**Exercise requirements:** Repeat word for word every line of the data below, from the first through the line containing "suddivisione abitanti per età", and stop there.

**Extracted records:**
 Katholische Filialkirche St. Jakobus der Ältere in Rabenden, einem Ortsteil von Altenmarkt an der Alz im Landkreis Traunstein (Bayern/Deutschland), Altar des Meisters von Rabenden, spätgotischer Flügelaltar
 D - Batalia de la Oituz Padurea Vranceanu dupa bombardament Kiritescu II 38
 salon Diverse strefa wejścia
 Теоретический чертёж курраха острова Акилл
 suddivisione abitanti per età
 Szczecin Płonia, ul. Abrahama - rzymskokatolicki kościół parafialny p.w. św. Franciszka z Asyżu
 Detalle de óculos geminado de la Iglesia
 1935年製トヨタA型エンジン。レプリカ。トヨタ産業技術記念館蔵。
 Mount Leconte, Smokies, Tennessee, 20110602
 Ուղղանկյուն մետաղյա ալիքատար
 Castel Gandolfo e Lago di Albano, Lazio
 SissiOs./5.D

**Task answer:**
 Katholische Filialkirche St. Jakobus der Ältere in Rabenden, einem Ortsteil von Altenmarkt an der Alz im Landkreis Traunstein (Bayern/Deutschland), Altar des Meisters von Rabenden, spätgotischer Flügelaltar
 D - Batalia de la Oituz Padurea Vranceanu dupa bombardament Kiritescu II 38
 salon Diverse strefa wejścia
 Теоретический чертёж курраха острова Акилл
 suddivisione abitanti per età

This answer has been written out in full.